We will therefore continue to concentrate on building renewal commission so the business withstands any upfront reductions.
At Kelland & Partners, we continue to share all our fund-based commission with our advisers, just as they will share the problem of any reduction in front-end commission.
By sharing in this way, we retain a very high percentage of advisers and also attract those who want to build real long-term career prospects without having the continual worry of where their income is coming from.
Another reason for the increase in turnover is our commitment to provide leads. It is pointless going through the pain of recruiting people if you cannot satisfy their requirements after they have joined.
I think we often underestimate the real costs of recruiting and, because sales and marketing work on different agendas, this results in serious miscalculation when trying to build a team of advisers.

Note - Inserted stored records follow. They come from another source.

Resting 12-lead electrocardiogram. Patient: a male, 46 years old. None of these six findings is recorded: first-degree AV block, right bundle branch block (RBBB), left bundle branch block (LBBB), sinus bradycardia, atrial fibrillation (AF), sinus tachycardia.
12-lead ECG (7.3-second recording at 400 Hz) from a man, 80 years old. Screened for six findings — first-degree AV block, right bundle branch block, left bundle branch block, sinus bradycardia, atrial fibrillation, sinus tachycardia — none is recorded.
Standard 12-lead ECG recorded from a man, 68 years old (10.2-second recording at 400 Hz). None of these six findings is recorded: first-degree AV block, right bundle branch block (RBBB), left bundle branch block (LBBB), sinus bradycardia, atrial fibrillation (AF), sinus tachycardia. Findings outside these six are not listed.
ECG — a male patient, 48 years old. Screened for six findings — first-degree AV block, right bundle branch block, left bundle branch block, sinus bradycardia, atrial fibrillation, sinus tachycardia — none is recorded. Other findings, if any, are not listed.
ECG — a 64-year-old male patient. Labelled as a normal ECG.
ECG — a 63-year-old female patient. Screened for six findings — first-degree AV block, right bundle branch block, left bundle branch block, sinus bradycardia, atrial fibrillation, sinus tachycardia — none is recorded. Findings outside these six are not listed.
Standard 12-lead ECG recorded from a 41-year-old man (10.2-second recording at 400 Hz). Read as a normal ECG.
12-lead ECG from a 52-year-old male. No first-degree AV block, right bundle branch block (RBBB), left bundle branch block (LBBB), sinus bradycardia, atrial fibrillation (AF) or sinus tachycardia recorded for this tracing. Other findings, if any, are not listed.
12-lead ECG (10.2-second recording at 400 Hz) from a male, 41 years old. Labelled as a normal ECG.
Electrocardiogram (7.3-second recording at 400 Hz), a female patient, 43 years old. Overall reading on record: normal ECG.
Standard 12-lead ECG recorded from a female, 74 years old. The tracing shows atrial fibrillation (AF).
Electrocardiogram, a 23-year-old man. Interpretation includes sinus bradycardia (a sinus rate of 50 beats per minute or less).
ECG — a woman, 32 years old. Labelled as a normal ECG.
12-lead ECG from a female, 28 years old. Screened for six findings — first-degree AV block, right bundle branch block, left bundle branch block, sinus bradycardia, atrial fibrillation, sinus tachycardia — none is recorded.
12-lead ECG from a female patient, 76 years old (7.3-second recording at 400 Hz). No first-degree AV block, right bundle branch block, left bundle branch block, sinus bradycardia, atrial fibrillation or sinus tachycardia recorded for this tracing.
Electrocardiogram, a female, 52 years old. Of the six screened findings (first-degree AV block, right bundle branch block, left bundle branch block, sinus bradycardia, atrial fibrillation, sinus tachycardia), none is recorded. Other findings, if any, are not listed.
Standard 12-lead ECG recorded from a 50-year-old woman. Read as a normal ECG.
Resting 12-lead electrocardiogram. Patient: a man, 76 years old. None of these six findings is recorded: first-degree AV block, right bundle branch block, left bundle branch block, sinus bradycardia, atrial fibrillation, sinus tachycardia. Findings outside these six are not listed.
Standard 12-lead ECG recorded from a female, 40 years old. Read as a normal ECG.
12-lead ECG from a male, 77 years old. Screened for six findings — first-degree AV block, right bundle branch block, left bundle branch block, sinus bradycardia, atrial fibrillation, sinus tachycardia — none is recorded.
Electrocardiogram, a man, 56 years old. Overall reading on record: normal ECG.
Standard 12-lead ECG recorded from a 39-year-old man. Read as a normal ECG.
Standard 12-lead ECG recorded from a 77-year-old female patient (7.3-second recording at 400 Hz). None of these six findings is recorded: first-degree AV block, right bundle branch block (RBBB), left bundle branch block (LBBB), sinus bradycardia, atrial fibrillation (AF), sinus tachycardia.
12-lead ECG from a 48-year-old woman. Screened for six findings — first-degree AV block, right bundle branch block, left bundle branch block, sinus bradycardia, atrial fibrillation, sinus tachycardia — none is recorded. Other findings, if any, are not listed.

We also provide good quality back-up both in technology and PA support, which will become essential if firms are to prosper.
On the downside, I had not totally appreciated or anticipated the time and cost that we would incur on compliance and training. Even pension reviews have taken a bite.
We have been on a steep learning curve and both our admin support staff and advisers have had to step up another gear in order to satisfy the strict guidelines that we now all work within.
I hope that the controls we now have in place will guide us through next year and that some of the costs that we have incurred this year will not have to be repeated.
Wishful thinking perhaps but I don't see that regulation will get any tougher. Instead, once our regulatory body sees that we have implemented its requirements, it may relax some of the rules which do not necessarily work in clients' best interests.
Next year, my business plan is much the same as for 1997. Surround myself with good quality management and admin support staff and spend money on training and technology.
Continue to recruit from the tied sector and look to acquire IFA firms whose partners are looking to retire. Build and develop the branches we have, not by massive expansion but by a programme of manageable growth.
At the same time, we shall continue to provide good quality leads to help our new advisers find their feet.
On the marketing front, we intend to develop and test the direct-marketing side more fully. The emphasis, however, will remain on creating a greater affinity with our clients rather than trying to obtain business direct at the expense of our advisers.
I believe there is a conflict of interest if you try to do both within one company and, as we are financial advisers and not discount brokers, our softly, softly approach has been successful to date.
Hopefully, the above plans will lead to another good year. However, as a natural pessimist, I never bank on it.
Good luck to you all for 1998. I wish you a prosperous and less stressful new year.